What SNCF costs the French


Lat SNCF, a juggernaut which is costing French taxpayers dearly. And the bill increased further in 2020, compared to 2018. This is the finding of a study carried out by the Fipeco site, under the direction of the former magistrate of the Court of Auditors François Écalle, and that BFM Business relay Thursday January 6. Even before buying a train ticket, the railway company cost each taxpayer around 250 euros in 2020. An amount that can be explained by the construction and maintenance needs of the SNCF network, but which also includes the special social security scheme for railway workers, financed by the State and the regions.

In 2020, according to the study, the annual cost of the company would have reached 16.7 billion euros. Divided by the number of French taxpayers, this sum corresponds to an individual cost of 249 euros per capita. In detail, the operating costs of the company are borne up to 40% by taxpayers, or around 9 billion euros, via the State and regional authorities, specifies BFM Business. In addition, there are public subsidies which finance part of SNCF’s investments. Funding that represented around 4.5 billion euros in 2020, according to Fipeco.

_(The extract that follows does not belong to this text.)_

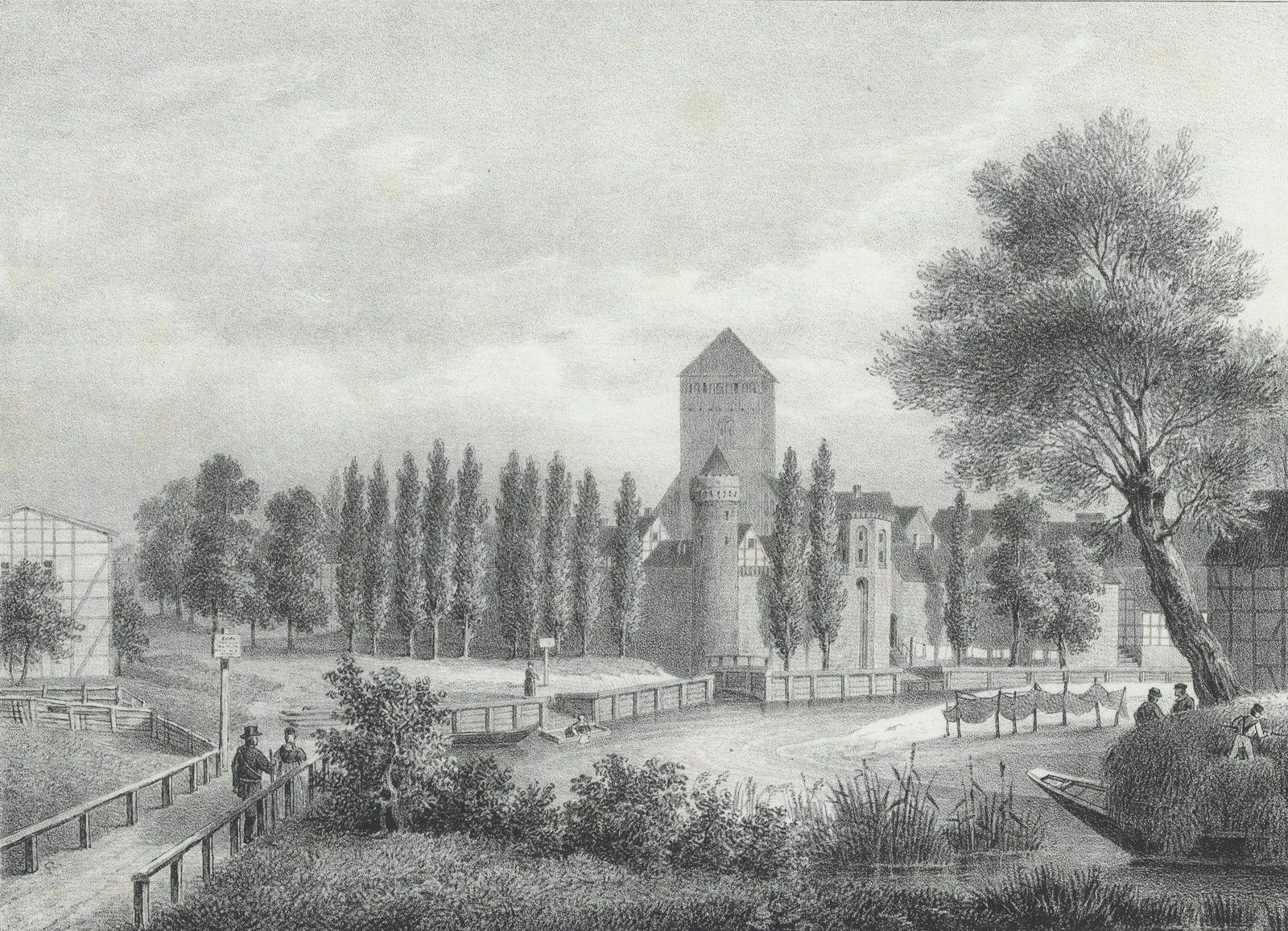 Gollnow, Historische Ortsansicht. Lithographie, um 1845. 14,0 x 19,6 cm (Darstellung) / 20,6 x 26,1 cm (Blatt), Unterhalb der Darstellung mittig betitelt, sowie mit dem Vermerk "Lith. Anst. v. E. Sanne u. Co. in Stettin" unten rechts versehen.

An invoice that continues to rise

Ile-de-France Mobilités as well as the regions have paid some 6.7 billion euros to the company to be able to fully exploit its transport, while the State has paid 2.3 billion euros. The latter also paid a balancing subsidy to the special pension scheme for railway workers, which represents 3.2 billion euros. It is by adding all of these data that Fipeco arrives at the total sum of 16.7 billion euros of public money. An amount that has increased since the last study conducted by the site, notes the economic information channel. In 2018, Fipeco reported that the cost of SNCF for taxpayers was 14.4 billion euros, or about 215 euros per person.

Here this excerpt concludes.